130.Once a person is declared to be presumed dead, the interested parties are entitled to exercise the same rights that they would have had if the death had been certified medically.

131.If a person who has been declared absent or presumed dead is found alive or provides proof of their existence, the court annuls the declaration of absence or presumption of death and, subject to the exceptions provided for by law, orders the restoration of their rights, the recovery of their property in its existing state and the payment of the value of any property that has been transferred or sold. They are not, however, entitled to any benefits from it.

132.The Criminal Code includes no specific offences related to “the wrongful removal of children who are subjected to enforced disappearance, children whose father, mother or legal guardian is subjected to enforced disappearance or children born during the captivity of a mother subjected to enforced disappearance”.

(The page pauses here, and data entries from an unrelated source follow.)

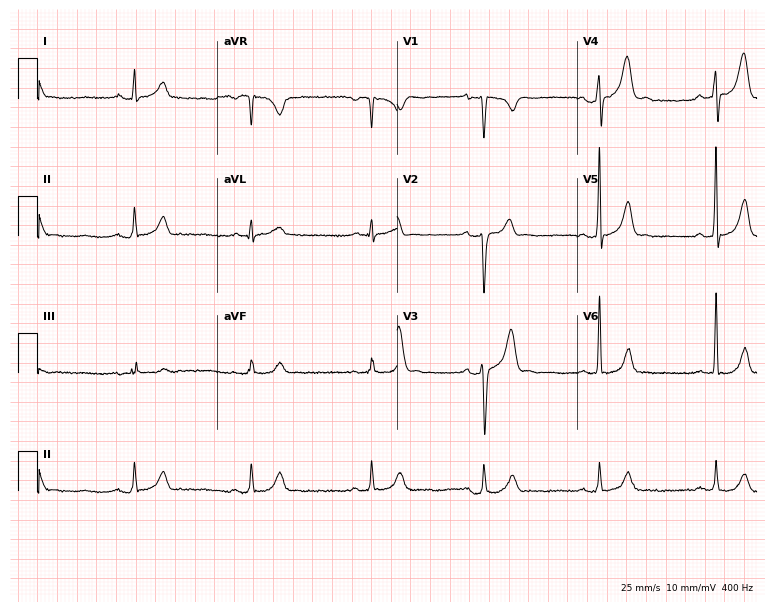
12-lead ECG from a 41-year-old male patient. Recorded interpretation: within normal limits.
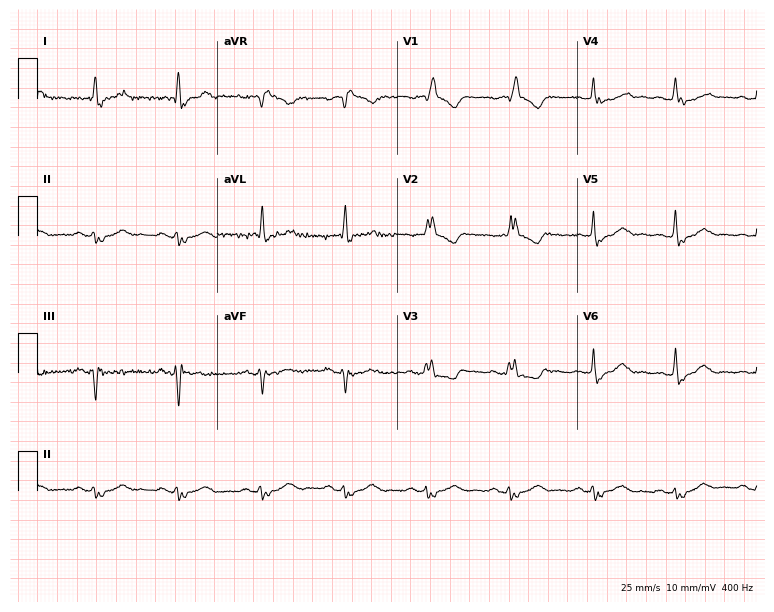
Standard 12-lead ECG recorded from an 84-year-old male patient (7.3-second recording at 400 Hz). None of these six findings is recorded: first-degree AV block, right bundle branch block (RBBB), left bundle branch block (LBBB), sinus bradycardia, atrial fibrillation (AF), sinus tachycardia.
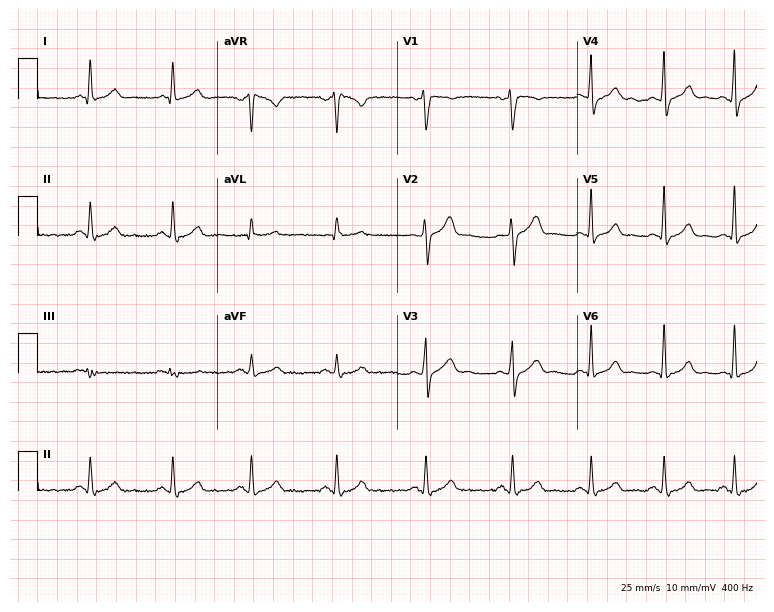
12-lead ECG from a man, 30 years old. Screened for six findings — first-degree AV block, right bundle branch block, left bundle branch block, sinus bradycardia, atrial fibrillation, sinus tachycardia — none is recorded.
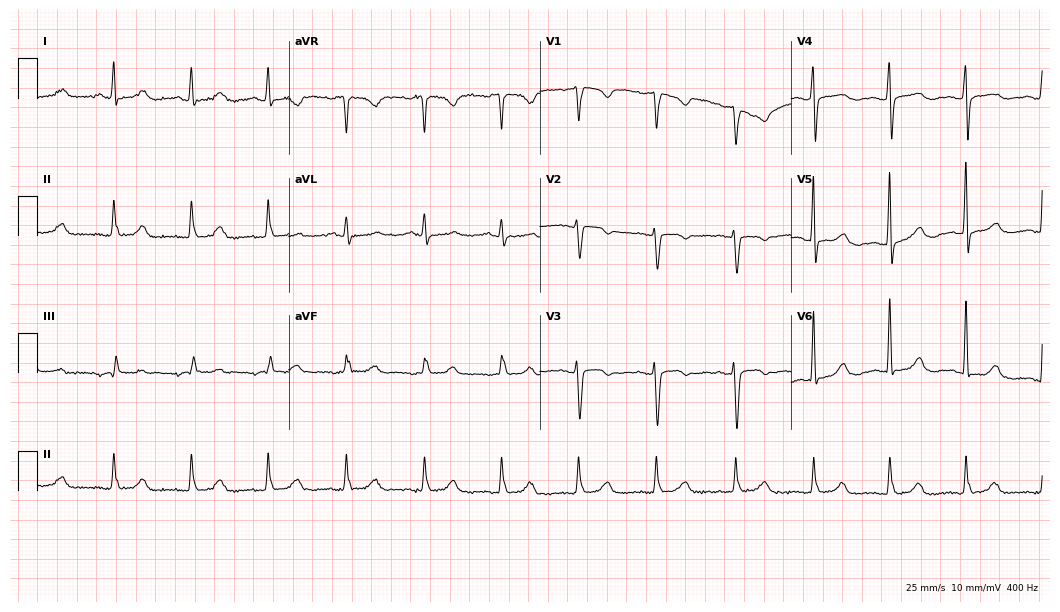
ECG (10.2-second recording at 400 Hz) — a female, 51 years old. Labelled as a normal ECG.
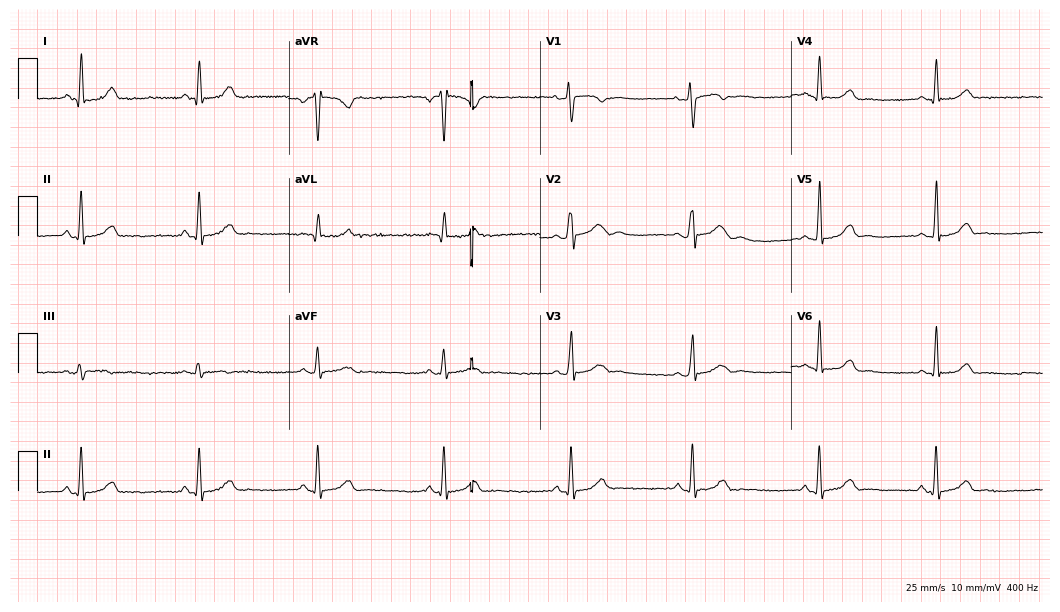
12-lead ECG from a woman, 19 years old (10.2-second recording at 400 Hz). Shows sinus bradycardia (a sinus rate of 50 beats per minute or less).
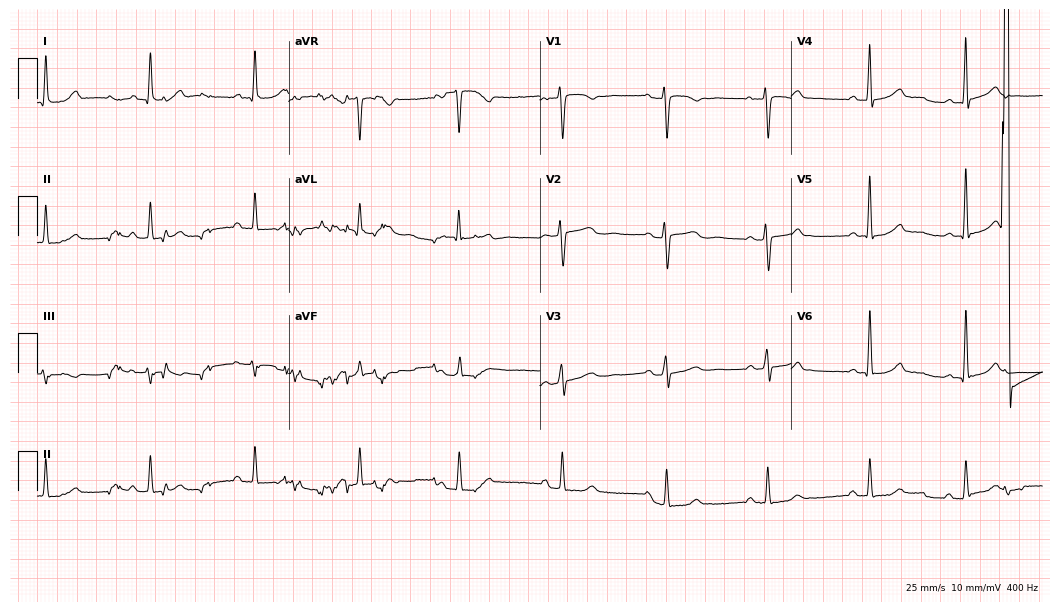
Standard 12-lead ECG recorded from a female patient, 55 years old (10.2-second recording at 400 Hz). None of these six findings is recorded: first-degree AV block, right bundle branch block (RBBB), left bundle branch block (LBBB), sinus bradycardia, atrial fibrillation (AF), sinus tachycardia. Findings outside these six are not listed.
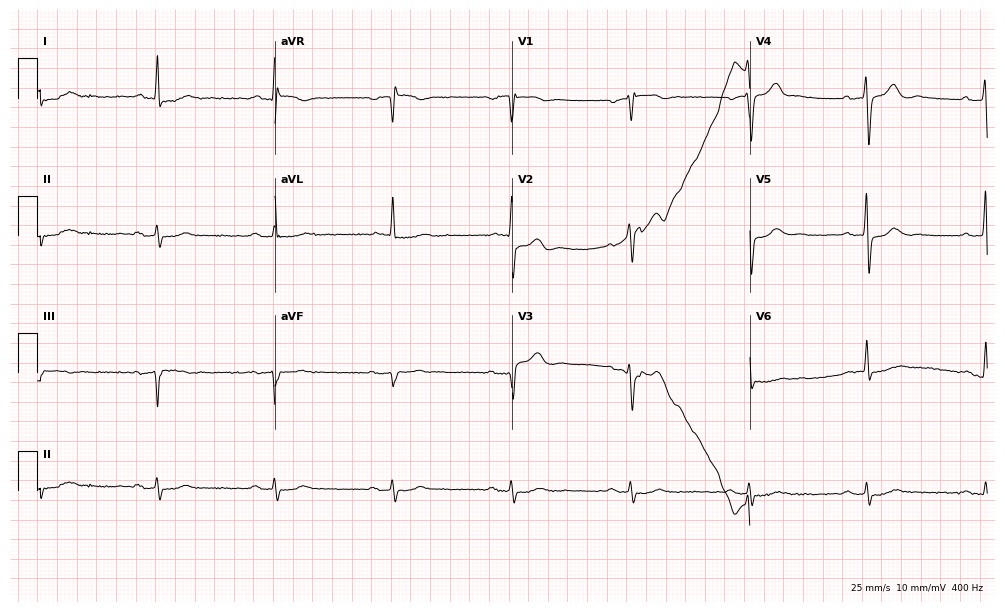
Resting 12-lead electrocardiogram. Patient: an 82-year-old male. None of these six findings is recorded: first-degree AV block, right bundle branch block, left bundle branch block, sinus bradycardia, atrial fibrillation, sinus tachycardia. Other findings, if any, are not listed.
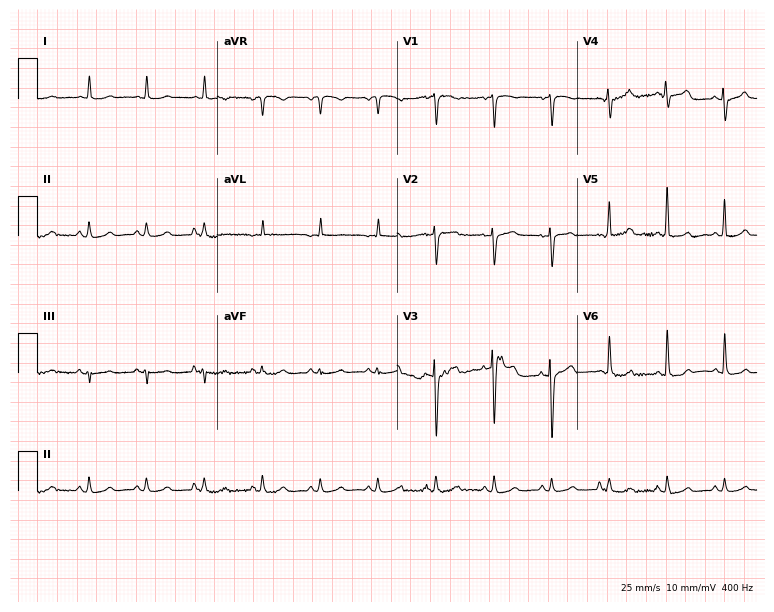
ECG (7.3-second recording at 400 Hz) — an 81-year-old female patient. Screened for six findings — first-degree AV block, right bundle branch block, left bundle branch block, sinus bradycardia, atrial fibrillation, sinus tachycardia — none is recorded.
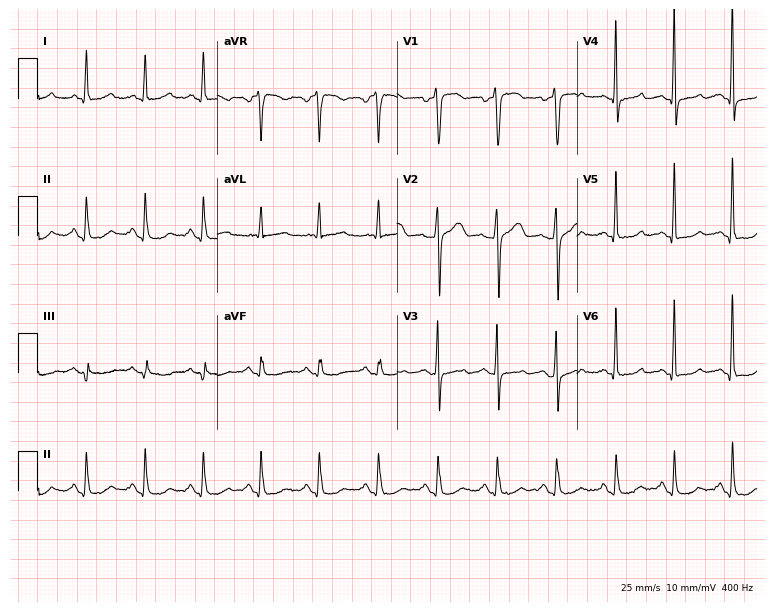
ECG (7.3-second recording at 400 Hz) — a woman, 42 years old. Findings include sinus tachycardia (a sinus rate of 100 beats per minute or more).
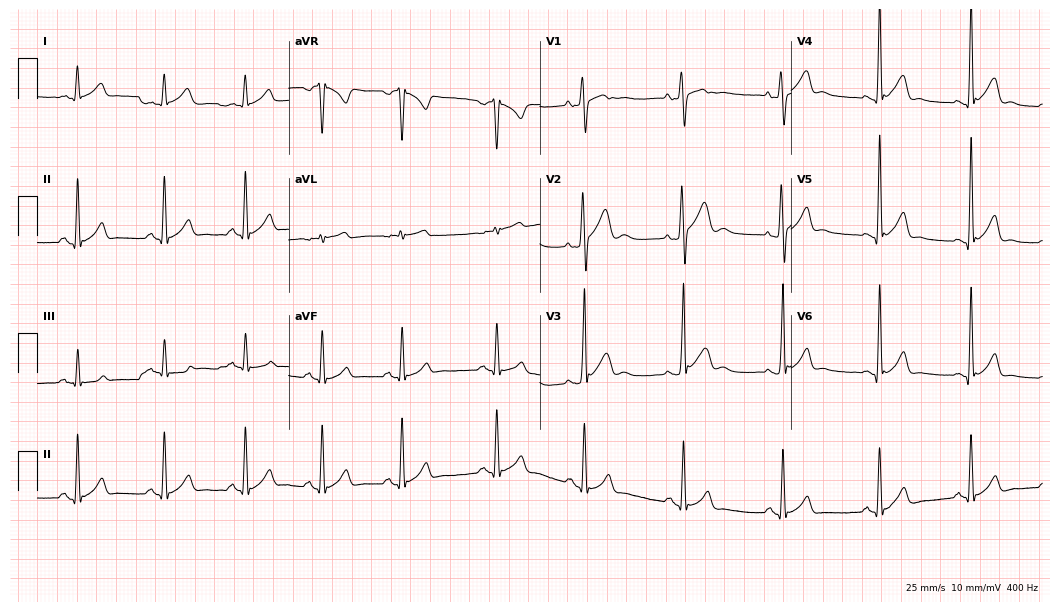
12-lead ECG from a male patient, 19 years old. Recorded interpretation: within normal limits.

133.However, the crime of enforced disappearance is regulated in such a way that the penalty to be imposed, namely 4 to 10 years’ deprivation of liberty, is increased if violence is used to carry out the act or if it results in serious damage to the health, dignity or property of the victim or the victim’s family or persons close to them; if the victim is subjected to inhumane treatment; or if the person deprived of their liberty is under 18 or over 60 years of age, has a disability or is a pregnant woman.